Her Devrin Özlemi: Barış!
Kutsal daima dünyevi iktidarın, egemen sınıfın çıkarlarının dolayımı olarak işlev görür.
Yaşamın tüm alanlarına yayılarak kendi çizdiği sınırlara toplumu mahkum etmek isteyen ve siyasetini savaş aracıyla sürdüren bir iktidara karşı en önemli direnişlerden biri, barış talebi olacaktır. Bir toplumu dizayn etmenin ve yönetmenin en kolay yöntemi, toplumu ortak bir ruhta toplayabilme becerisidir; bunun en bilinir yolu bir “düşman”ın işaretlenmesidir. Homeros, “Ortak bir nefret, insan topluluğunun en iyi ilacıdır.” derken yığınların nasıl kolayca savaşma/çarpışma ruhuna dahil edilebildiğini gözlemiştir. Savaşma “güç”ün ispatlanması olarak görülür ve “destan” yazıldığından dem vurulur. Bu uğurda feda, ihya anlamına gelir; “kutsal değerler” işe karışır. Eğitim bütün insanlık tarihinin, bir fetihler ve savaşlar hikayesi olduğunu anlatır durur. Oysa her türlü düzen ve otorite, kurumsallaşmış bir şiddet üzerinden kurar kendini ve bu şiddeti meşru kılmanın yolu olarak çeşitli kutsallar icat eder. Kutsal daima dünyevi iktidarın, egemen sınıfın çıkarlarının dolayımı olarak işlev görür.

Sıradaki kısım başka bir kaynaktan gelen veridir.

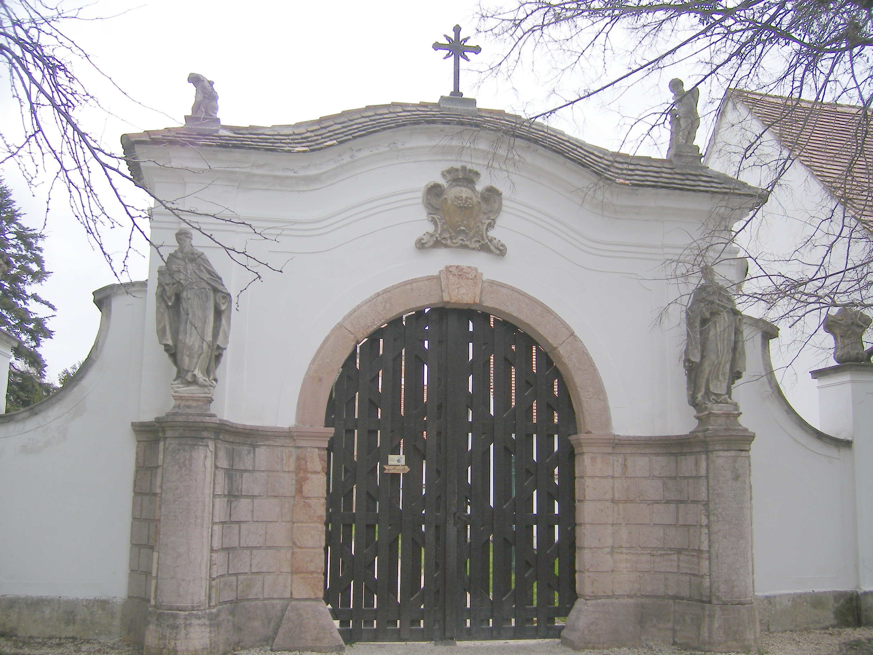 Oroszlány - majkpusztai kamalduli apátság
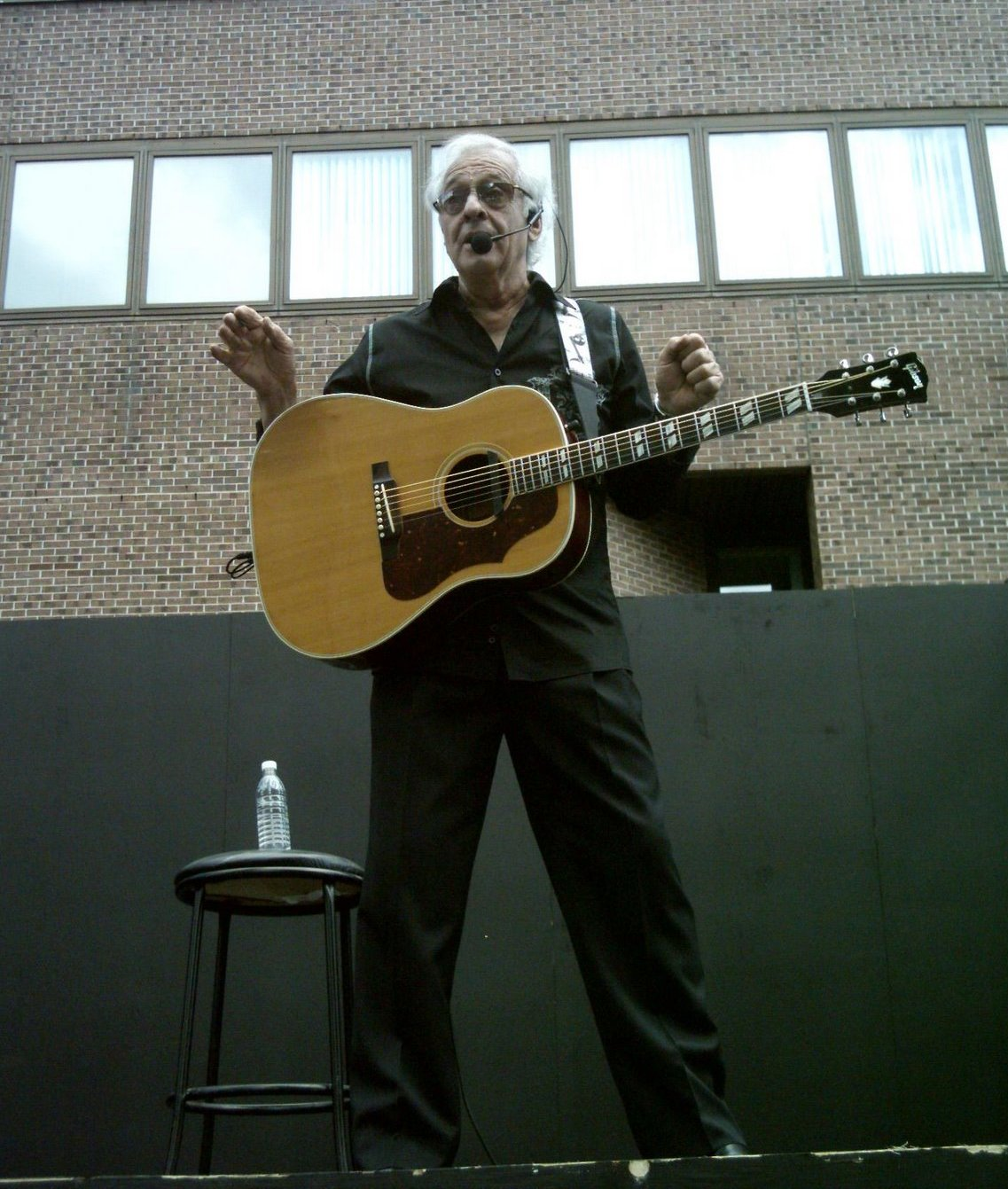 Jérôme Lemay fait sourire les gens avec une chanson humoristique lors du Festival Juste pour rire à Montréal
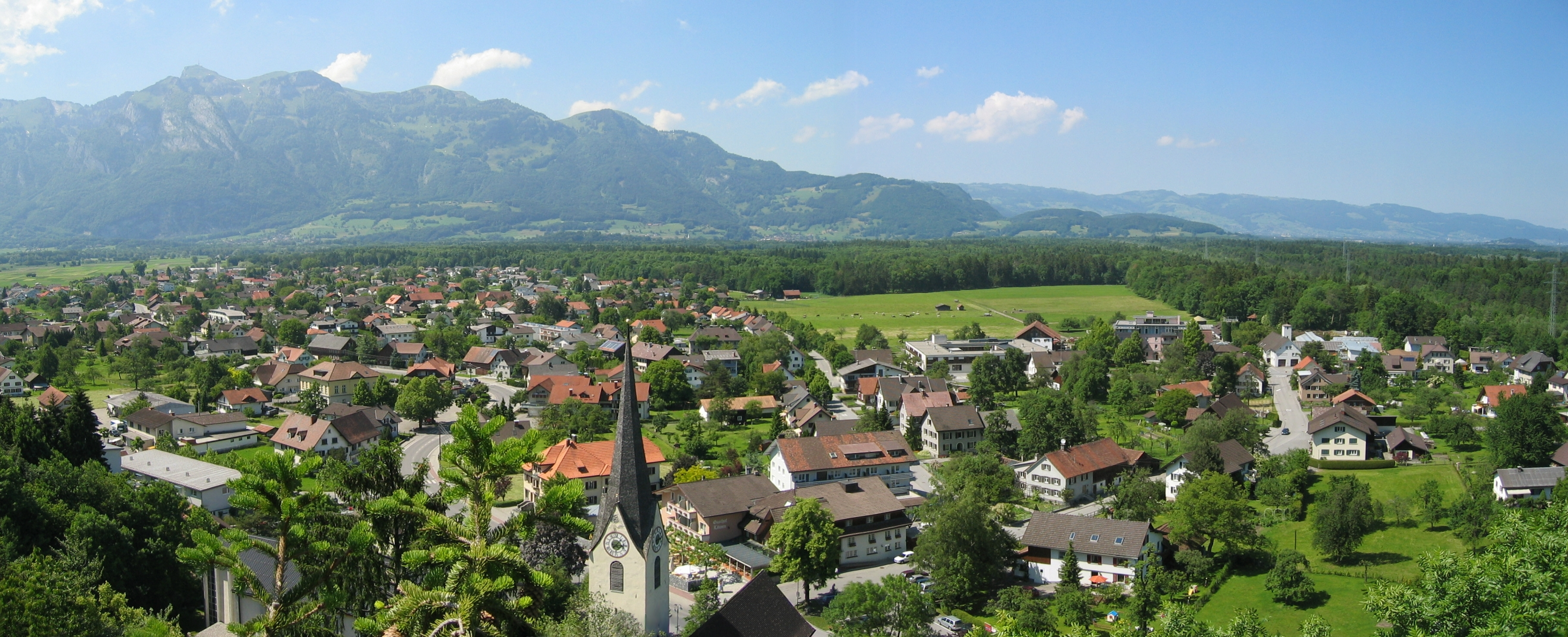 Vorarlberg, Feldkirch, Nofels, Panorama, gegen Schweizer Berge, Hoher Kasten

Edebiyat, binlerce yıldır, eğlendirme işlevi olan bir sanat olmaktan ziyade, tam da Türkçe sözcük anlamında olduğu gibi edepli, uslu insanlar yetiştirebilmenin ya da erki elinde bulunduranların ululanmasının aracı olarak görülmüştür. Gerçekte de edebiyatın, düşünce taşıma ve oluşturma, duygu aktarma ve yaratma kapasitesinin olduğu bir gerçektir. Bu nedenle böyle bir silahın egemenlerin elinden alınarak tam da onların çıkarlarına karşı kullanılması gerekmektedir. Savaş söz konusu olduğunda edebiyat, onun yol açacağı her tür yıkımı, etkileyici bir formda sunabilme becerisi gösterebilmeli; barış dönemlerinde de filozof Kant’ın “kalıcı orduların süreç içinde tamamen ortadan kaldırılmalıdır” çağrısının sözcüsü olmalıdır. Televizyondaki canlı yayında barış talebini alkışladıktan sonra, savaştan yana dönenler yok değilse de binlerce yıldır barışın ve özgürlüğün çağrıcısı olan bir sanat ve edebiyat vardır. Daha çok eğlendirme işleviyle öne çıkan komedilerde bile Aristophanes, barışın sözcüsü olmaktan geri durmamıştı.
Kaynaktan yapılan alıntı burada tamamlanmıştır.